**WHAT IS BEING ASKED:** Whenever a line in the material below includes "cells", copy that line.

**RECORDS:**
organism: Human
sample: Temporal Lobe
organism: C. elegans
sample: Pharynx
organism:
...
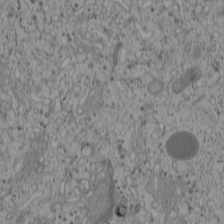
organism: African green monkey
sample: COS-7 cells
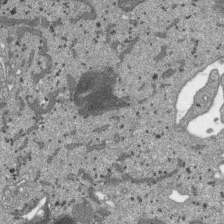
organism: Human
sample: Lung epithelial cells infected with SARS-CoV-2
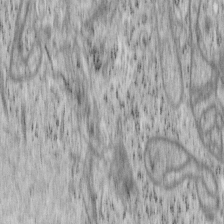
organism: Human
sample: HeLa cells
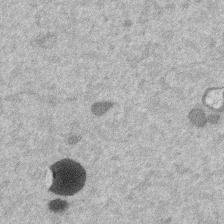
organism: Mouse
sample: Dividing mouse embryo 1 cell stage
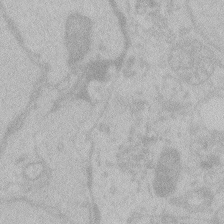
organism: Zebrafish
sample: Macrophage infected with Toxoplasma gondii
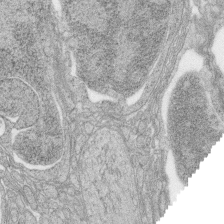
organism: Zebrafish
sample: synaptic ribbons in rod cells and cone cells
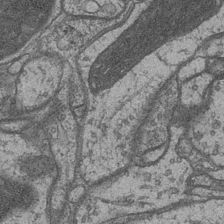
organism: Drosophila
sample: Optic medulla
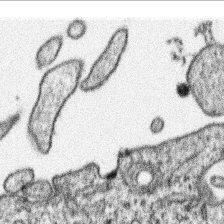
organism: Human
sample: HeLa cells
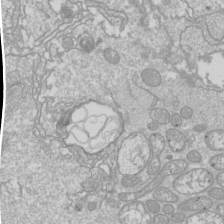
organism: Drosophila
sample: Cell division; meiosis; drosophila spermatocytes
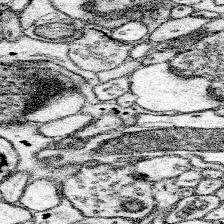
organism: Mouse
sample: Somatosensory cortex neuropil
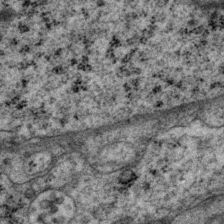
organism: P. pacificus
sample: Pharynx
==
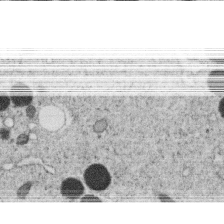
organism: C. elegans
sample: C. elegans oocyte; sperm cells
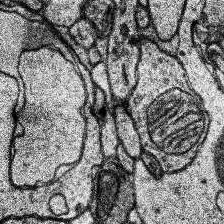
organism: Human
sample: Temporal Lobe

**OUTPUT OF THE TASK:**
sample: COS-7 cells
sample: Lung epithelial cells infected with SARS-CoV-2
sample: HeLa cells
sample: synaptic ribbons in rod cells and cone cells
sample: HeLa cells
sample: C. elegans oocyte; sperm cells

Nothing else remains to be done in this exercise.